四 季 雑 感 (7)
遥かなる国の遥かな気遣い
樫村 慶一

  暑い暑いでこのところ一時的ではあるが、新型インフルエンザのことを忘れていた人は多いと思う。ところが、お盆が過ぎた先日の新聞に、遂に日本で死者がでたと報道されて以来、患者の発生が鰻上りの様相を呈している。北半球は真夏でも流行は収まらない。新型インフルエンザの恐ろしさが再び思い起こされ、秋以降の流行に神経が逆立つ思いである。元来、私は喉が弱く、歳を取るにつれて咳がつづき、痰がからむ。体にウイークポイントがあると感染しやすいと言われているので、秋までには十分対策を取らなければと思っている。掛かりつけ医は、早く罹りタミフルを飲んで3日間寝ていれば治ってしまう、早めに罹った方が軽くて済むと簡単に言っているが、果たしてどうなのだろうか。
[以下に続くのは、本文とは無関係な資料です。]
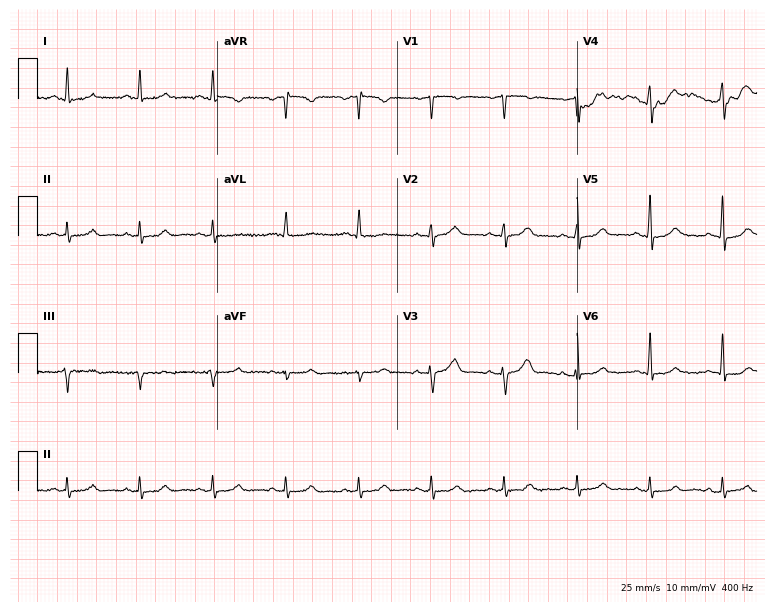
Electrocardiogram, a 76-year-old male patient. Overall reading on record: normal ECG.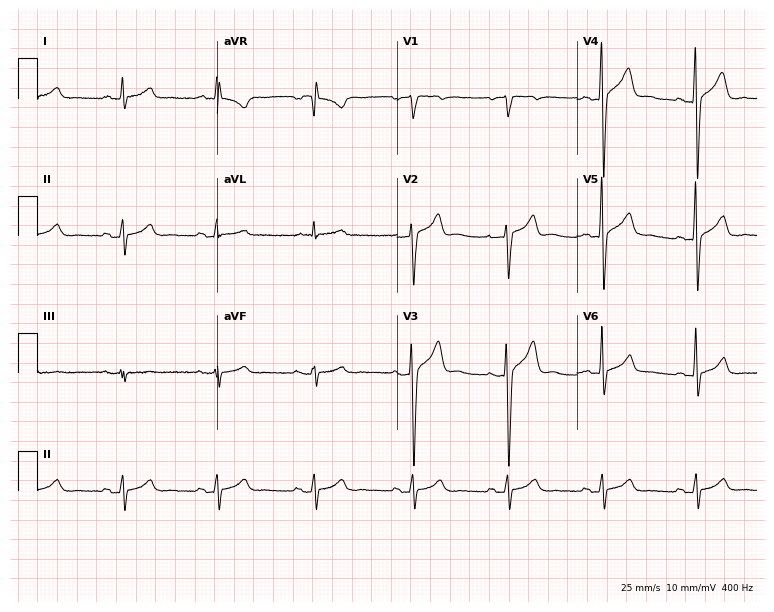
Resting 12-lead electrocardiogram. Patient: a male, 51 years old. None of these six findings is recorded: first-degree AV block, right bundle branch block, left bundle branch block, sinus bradycardia, atrial fibrillation, sinus tachycardia. Only these six findings were labelled.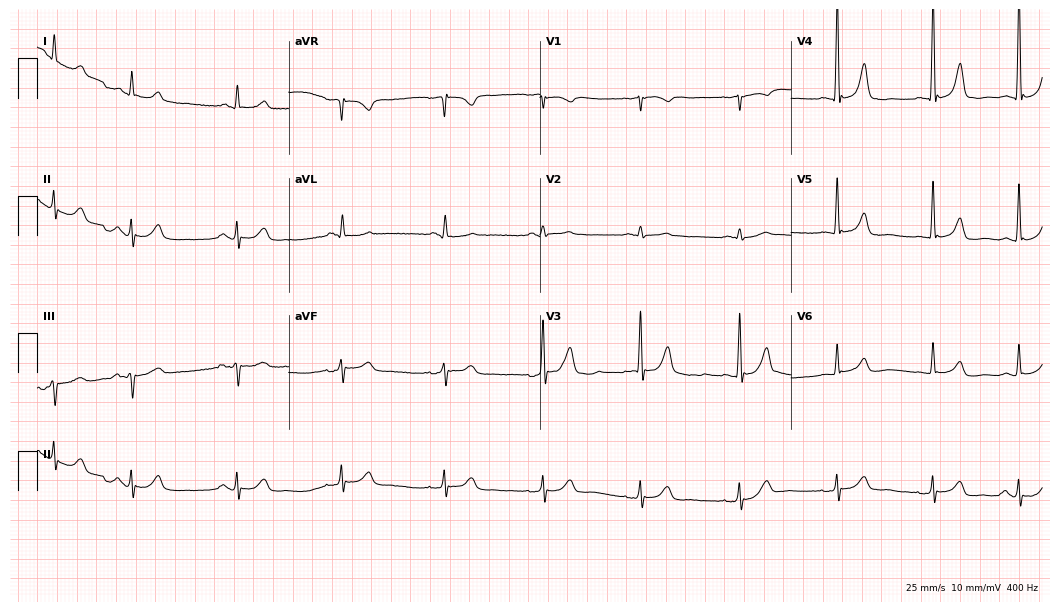
Electrocardiogram (10.2-second recording at 400 Hz), an 83-year-old male. Of the six screened findings (first-degree AV block, right bundle branch block, left bundle branch block, sinus bradycardia, atrial fibrillation, sinus tachycardia), none is recorded.

すでにマスクだけは夫婦で200枚を備蓄した。このくらいあれば間にあうと思っているのだが、やっぱり不安はおさまらない。
  一方で真冬の南半球では、このインフルエンザ・ウイルスが猛威を振るっている。私に縁が深いアルゼンチンでも、感染者は8月15日には6768人に達し死者は338人に上り、さらに増加していると報道されている。この他の主なラテン・アメリカ諸国の最新の患者数は、メキシコ 18861(死者163)、チリ 12104(105)、ペルー 5743(45)、ブラジル 3642(338)、ボリビア 1111(14)、キューバ 264、パラグアイ 261(27)などとなっていてどこの国も右肩上がりである。8月15日現在の患者数は下図の通り。
【中南米諸国の新型インフルエンザ患者数】

  さて、話しは25年前に遡る。私達夫婦は当時駐在していたアルゼンチンで、あるお医者さん一家と知り合った。毎年、クリスマスと、夫婦のそれぞれの誕生日と、7月20日の 「アミーゴの日(友人の日)」 には、お互いにささやかなプレゼントを交換し合っていた。アミーゴの日とは、バレンタインデーのように国の祝日ではないが、親しい友人同士が心ばかりの贈り物をしたり、食事などを楽しむ日である。私達一家も、日本調の品物を贈ったり、食事を一緒にしたりしていた。そして、この習慣は、帰国後25年になる今もずっと続いている。 彼らは、イタリア移民の子孫で、夫は建築技術者、奥さんは小児科の医者である。15年前には日本を含むアジア観光旅行の途中3日間ほど来日した。一瞬のような滞在日程をさいて我が家に来て、日本の風呂に入り浴衣を着ておおはしゃぎしたのが懐かしい。その後、9年前には私達がセンチメンタル・ジャーニーを実現、彼らの家で旧交を温めたものである。今年もアミーゴの日がある7月がやってきた。しかし、プレゼント交換も25年も続けていると、贈るべき品物の選択に迷うようになる。今年は何にしようかと悩んでいた7月始め彼らからメールがきた。
  「今年はプレゼントは贈らないことにします。理由は、新型インフルが猛烈に流行し始めたので、貴家に、日本に、アルゼンチンのインフルエンザ・ウイルスが汚染するのを避けるためです」 という内容のものだ。思いもよらない内容である。ウイルスの寿命が幾日が知らないが、封筒にくっついて来たウイルスが日本で暴れだすことは十分に考えられる。彼らから来るアルゼンチンのプレゼントは、妻宛てのものが多いのだが、正直言ってここ数年、小さな袋物とか木製の彫り物とかで、すでに持っているものや日本人の好みには合いにくいものが多く、若干食傷気味であった。「まあ、そういうことなら別に送ってこなくてもいいじゃないか」 と妻と話し合っていたが、よく考えてみると、私達への心使いばかりでなく 、2万キロの道中の途中で接触する多くの人手や機材などへの感染までも心配していることが分かり、流石医者だねと、妻と大いに感心し、改めてその用心深さに敬服した。アルゼンチンの郵便事業は1990年代半ばに民営化されてからは綱紀も引き締まって信頼性も高まり、所要日数などもかなり短縮されてきた。EMS(國際スピード郵便)の封筒に入りさえすれば、干菓子や金平糖なども送れるようになった。されど、便利になった今だからこそ、「たかが封筒の一つくらい、つまらぬことを気にすることはない」、と笑ってはいけない。医者なればの発想ではあるが、送り相手への感染を防ぐことだけに気を使うのではなく、少しでも国外への感染を予防しようとする意識を持つ友人に心から敬意を表し、他山の石としたいと思ったものである。